Hi SweetPip, It’s great to have you in the thread!.

Hope you can drop by from time to time and give your suggestions and comments.

I assume you are using some of this tools for your trading, aren’t you? :wink:

The second part of this method is conformed by gartleys.

Gartleys are harmonic structures, popularized by Larry Pesavento, and described by H.H Gartley in his book Profits in the Stock Market.

Basically, a gartley is a pattern that signals a reversal and that is formed by four legs.

Leg1: From X to A is the largest of the four legs, and the base of the pattern itself.

Leg2: From A to B is a retracement of at least 23.6% of the XA leg.

Leg3: From B to C is a retracement of the AB leg. It can’t exceed point A. It can be equal to A, but can’t exceed that point.

Leg4: From C to D is a projection of the AB leg. It has to be at least 100% of AB, but it can’t exceed X.

The point here, is that, market will present us XA, AB, and BC, and once we have those legs, we project CD, so when D is reached, a reversal in price should occur.

Ok ok I know this might sound difficult, but in practice it is not. So I’ll try to illustrate some examples.

It can be either bullish or bearish. and it looks like this.

Note how XA is the largest leg, AB retraces XA and how CD is a projection of at least 100% of AB and at D a reversal in price is anticipated.

Gartleys unfold in every market, every timeframe, and before I explain how to properly identify them, I want you to notice something interesting.

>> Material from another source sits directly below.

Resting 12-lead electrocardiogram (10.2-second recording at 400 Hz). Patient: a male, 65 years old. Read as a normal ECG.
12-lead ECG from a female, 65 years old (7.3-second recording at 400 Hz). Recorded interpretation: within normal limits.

This is the scheme of a bullish gartley.

Do you guys see some similarity between this gartley structure and the previous Elliot Wave example?

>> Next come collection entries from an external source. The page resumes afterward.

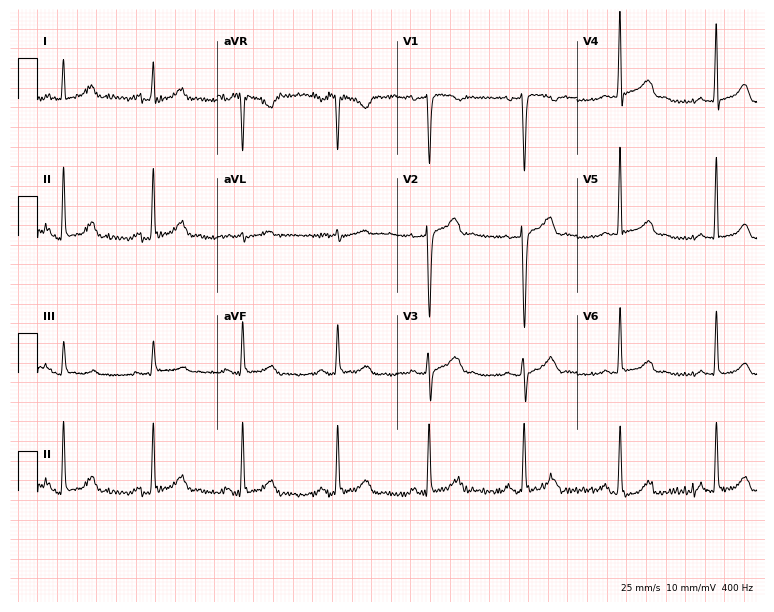
Electrocardiogram, a female, 44 years old. Overall reading on record: normal ECG.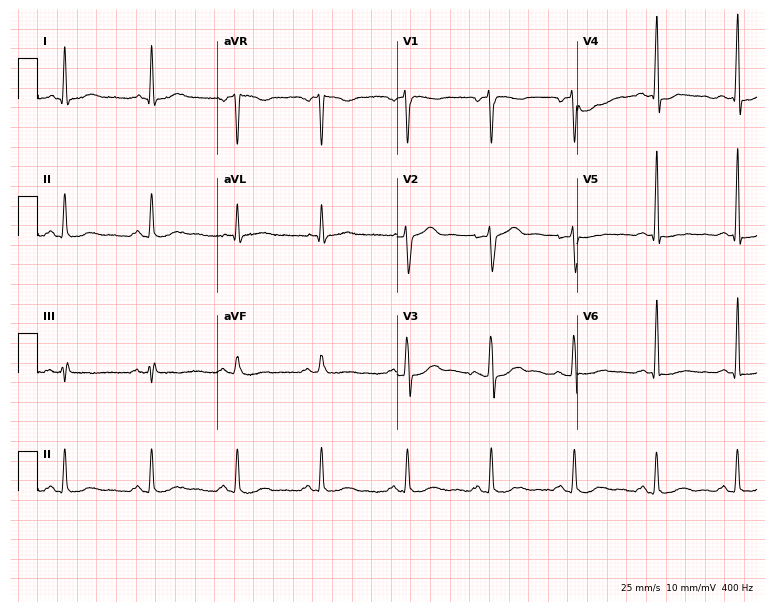
Standard 12-lead ECG recorded from a male, 52 years old. None of these six findings is recorded: first-degree AV block, right bundle branch block, left bundle branch block, sinus bradycardia, atrial fibrillation, sinus tachycardia. Only these six findings were labelled.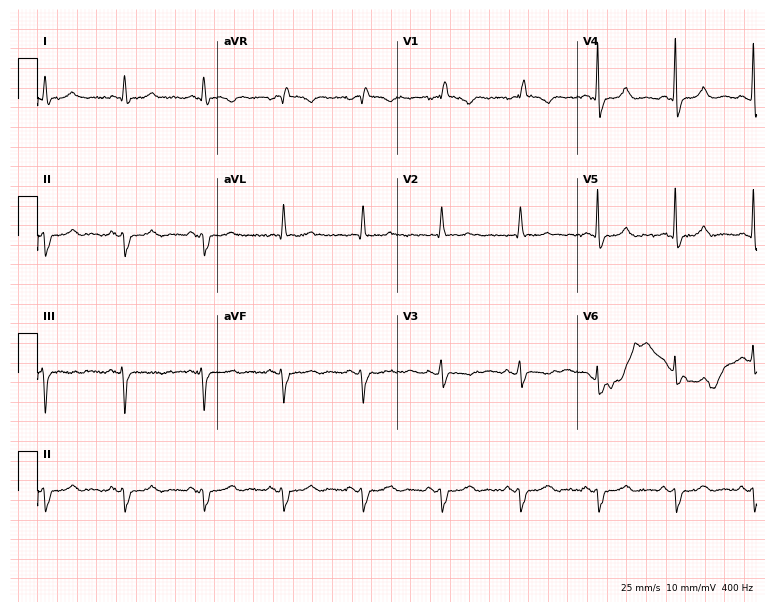
ECG — a female patient, 76 years old. Screened for six findings — first-degree AV block, right bundle branch block (RBBB), left bundle branch block (LBBB), sinus bradycardia, atrial fibrillation (AF), sinus tachycardia — none is recorded. Other findings, if any, are not listed.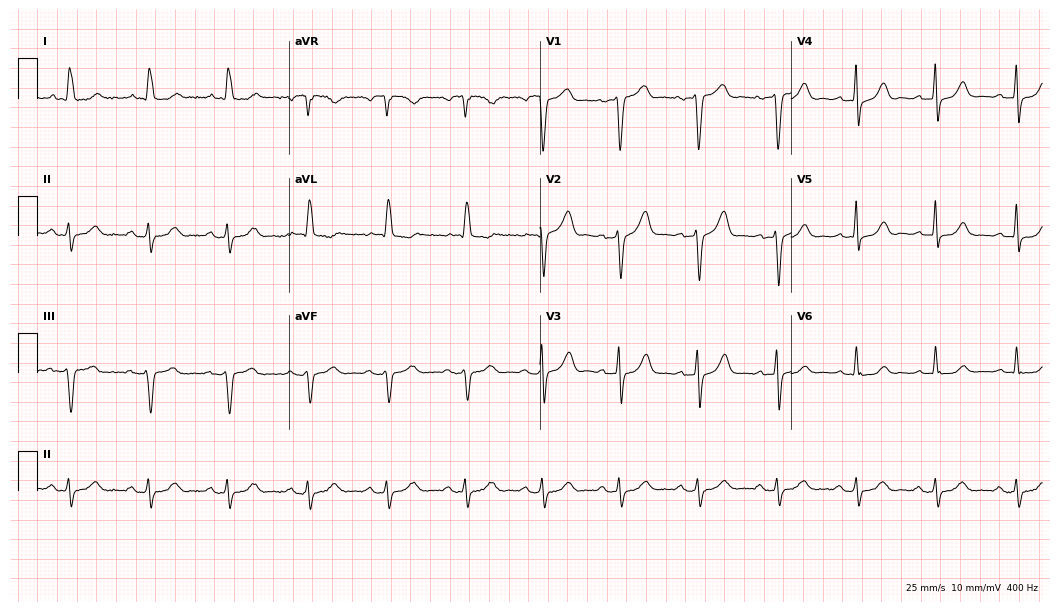
ECG (10.2-second recording at 400 Hz) — a 77-year-old woman. Screened for six findings — first-degree AV block, right bundle branch block, left bundle branch block, sinus bradycardia, atrial fibrillation, sinus tachycardia — none is recorded.

I will and I do. :slight_smile:

I have to admit that I find drawing all those fibs, counting waves and flipping between timeframes all a bit too much and I don’t think I could sustain doing it. However, I do feel that all of it is crucial to go through to develop one’s skillset in general.

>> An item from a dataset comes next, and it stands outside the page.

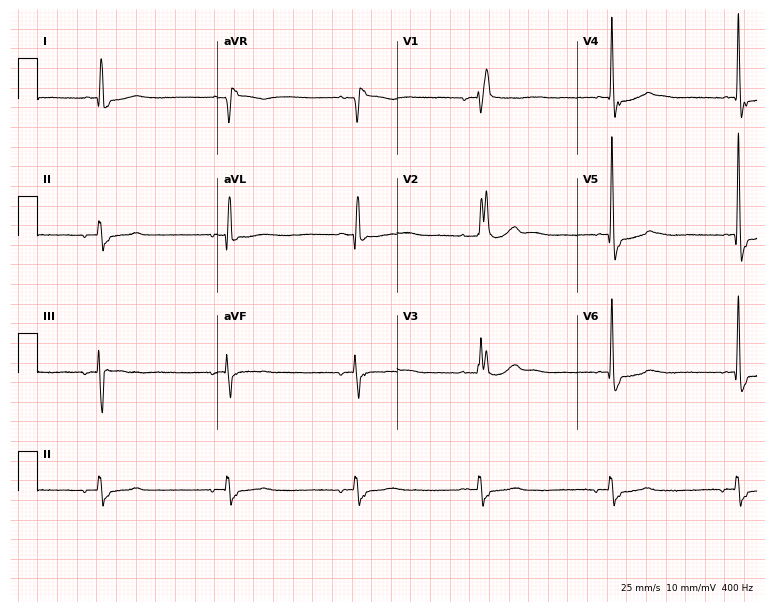
12-lead ECG from a woman, 82 years old. Findings include right bundle branch block (RBBB), sinus bradycardia (a sinus rate of 50 beats per minute or less).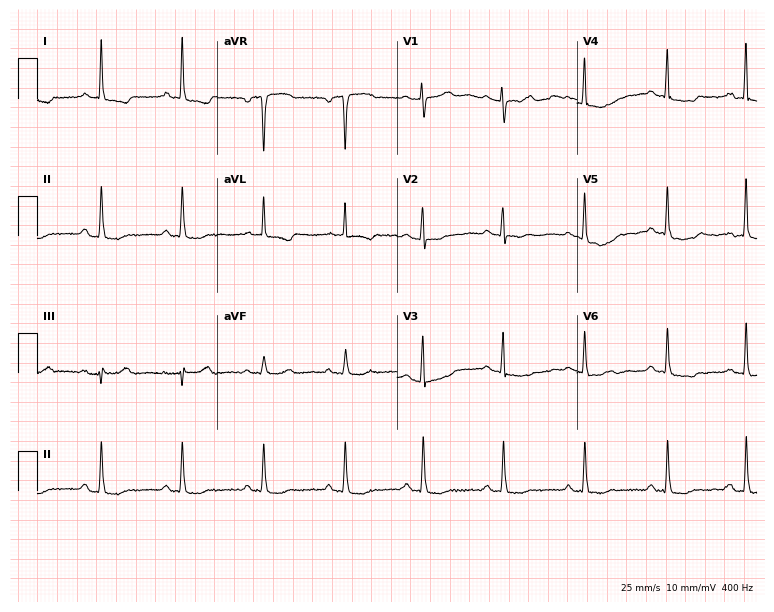
12-lead ECG from a female, 82 years old (7.3-second recording at 400 Hz). No first-degree AV block, right bundle branch block, left bundle branch block, sinus bradycardia, atrial fibrillation or sinus tachycardia recorded for this tracing. Other findings, if any, are not listed.

From there I have reduced it down to something simpler. I use a couple of fibs, and each I use them in a couple of different ways depending on what price is doing, and enter when when I get a signal that price may resume from a pullback, or break from a previous swing high/low. Then basically I use the previous or next fib line or two to set my stop & profit targets respectively. I use another modified indicator to help with the timing.

So far I find it a better fit for me and the session I trade in (the Asian), and results so far have been mostly positive. I have set a profit target in my demo account and when I reach it (which won’t be long if this continues) I’ll take it to my real account.